Overly Prescriptive Concept Requirements
There is a balance to strike between guiding bidders toward an appropriate concept and leaving room for creativity. An RFP that dictates every detail of the menu or store layout may discourage innovative proposals. Instead, define the outcomes you want (a family-friendly dining experience, a locally-sourced menu, a maritime-themed retail concept) and let bidders propose how they will achieve them.
Insufficient Lead Time
Public sector lease RFPs often involve complex business plans, financial projections, and architectural renderings. Giving bidders only two or three weeks to respond is a recipe for thin, underdeveloped proposals. A minimum of four to six weeks — and ideally longer for complex projects — gives serious operators the time they need to submit competitive proposals.
Neglecting the Transition Plan
The RFP should address not just the selection of a new operator, but also the transition from the current state of the space to the new operation. This includes build-out timelines, permit requirements, and any agency support available to the incoming tenant. A clear transition plan reduces uncertainty for bidders and helps ensure a smooth opening.
Leveraging Technology in the RFP Process
Drafting a comprehensive, well-structured RFP is genuinely difficult work. It requires balancing legal requirements, community expectations, financial considerations, and operational realities — often under time pressure and with limited staff resources.
This is where technology can make a meaningful difference. Tools like CreateYourRFP are designed to help procurement professionals and public agencies build structured, professional RFP documents more efficiently. By guiding users through the key components of an RFP — from background and scope to evaluation criteria and submission requirements — such tools can help ensure that nothing important is overlooked and that the final document meets the standards expected in competitive public procurement.
For smaller agencies or teams that may not have dedicated procurement staff with deep experience in lease RFPs, an AI-powered RFP generator can serve as a valuable starting point, providing a framework that can then be customized to reflect the specific needs and context of the project.
Of course, technology is a tool, not a substitute for judgment. The nuanced decisions about evaluation criteria, community engagement strategy, and lease terms still require human expertise and local knowledge. But having a well-structured document as a foundation frees up that expertise to focus on the decisions that matter most.
What Comes Next for San Mateo — and What It Means for You
When the San Mateo Harbor Commissioners bring the restaurant and retail lease RFP back as a future agenda item, the real work will begin. The public will have the opportunity to weigh in, prospective bidders will begin assessing the opportunity, and the agency will need to manage a competitive procurement process that is both rigorous and transparent.

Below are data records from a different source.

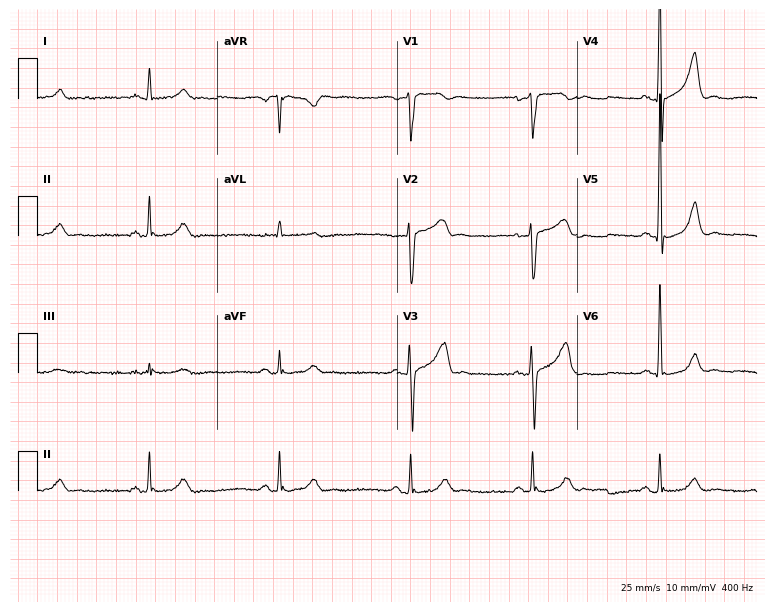
Electrocardiogram, a male patient, 60 years old. Interpretation includes sinus bradycardia (a sinus rate of 50 beats per minute or less).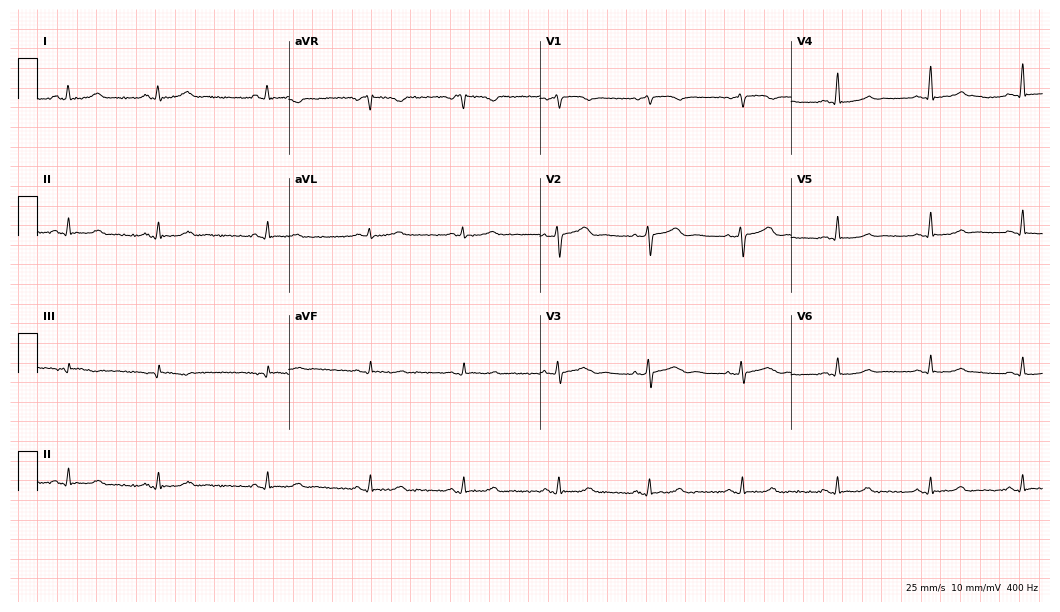
ECG — a 63-year-old woman. Labelled as a normal ECG.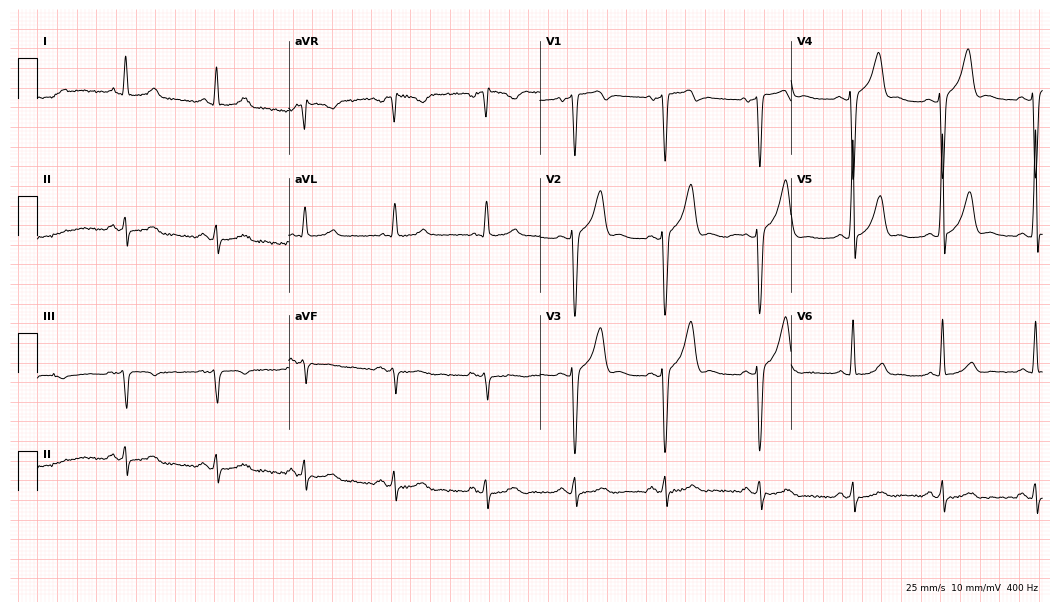
12-lead ECG from a 61-year-old male patient. Labelled as a normal ECG.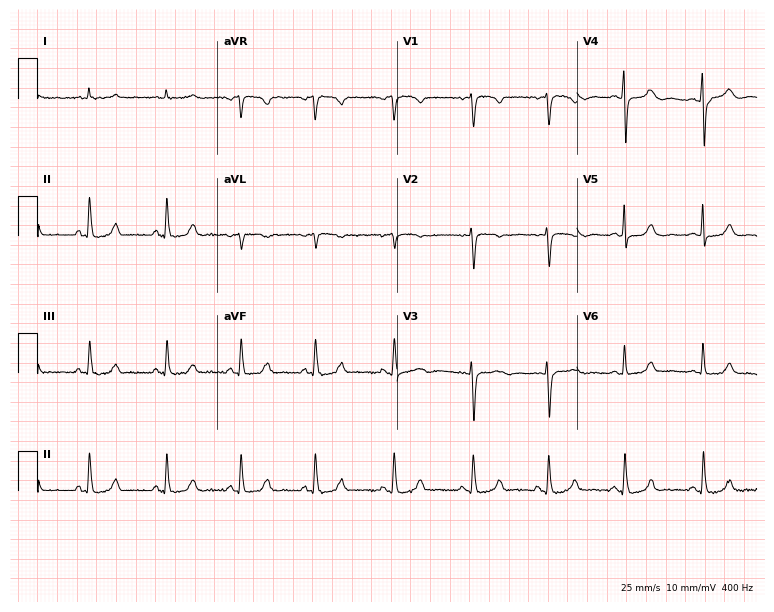
Standard 12-lead ECG recorded from a 60-year-old woman. None of these six findings is recorded: first-degree AV block, right bundle branch block, left bundle branch block, sinus bradycardia, atrial fibrillation, sinus tachycardia. Other findings, if any, are not listed.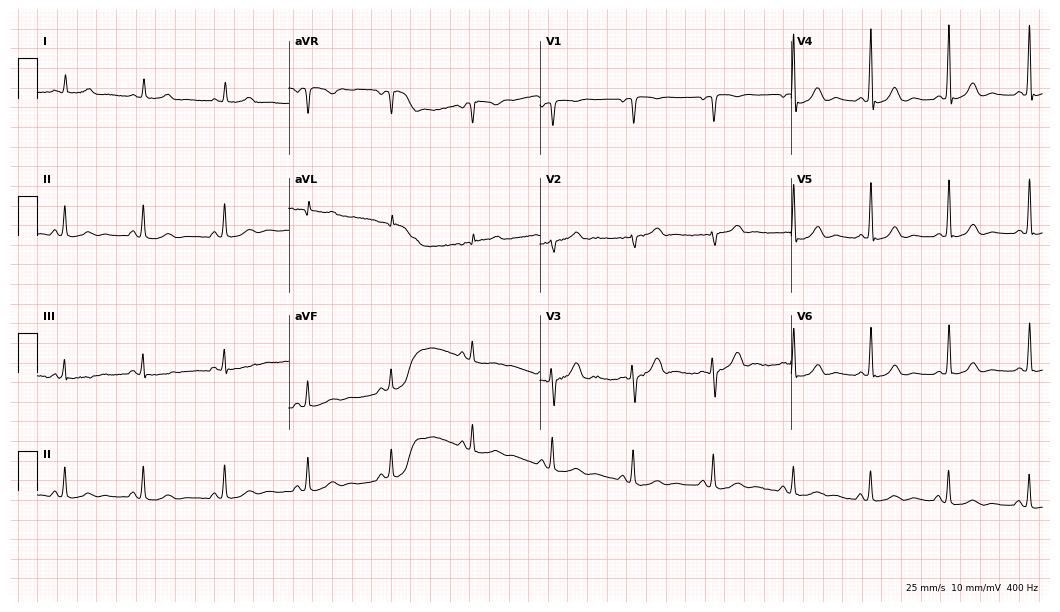
Electrocardiogram (10.2-second recording at 400 Hz), a 39-year-old woman. Overall reading on record: normal ECG.

For procurement professionals watching from the sidelines, the situation is a useful reminder that even routine lease RFPs carry significant stakes. Get the document right, and you attract strong operators who will serve the community well for years to come. Get it wrong — through vague requirements, inadequate engagement, or a process that appears unfair — and you risk legal challenges, community backlash, and a missed opportunity to make the most of a valuable public asset.
The principles at play in San Mateo are universal. Whether you are drafting an RFP for a harborside restaurant, a retail kiosk in a transit hub, or a food service concession in a public park, the fundamentals remain the same: be clear, be transparent, engage your stakeholders, and give qualified bidders the information and time they need to submit their best proposals.
Do that, and the procurement process becomes not just a legal formality, but a genuine opportunity to shape the future of a community space.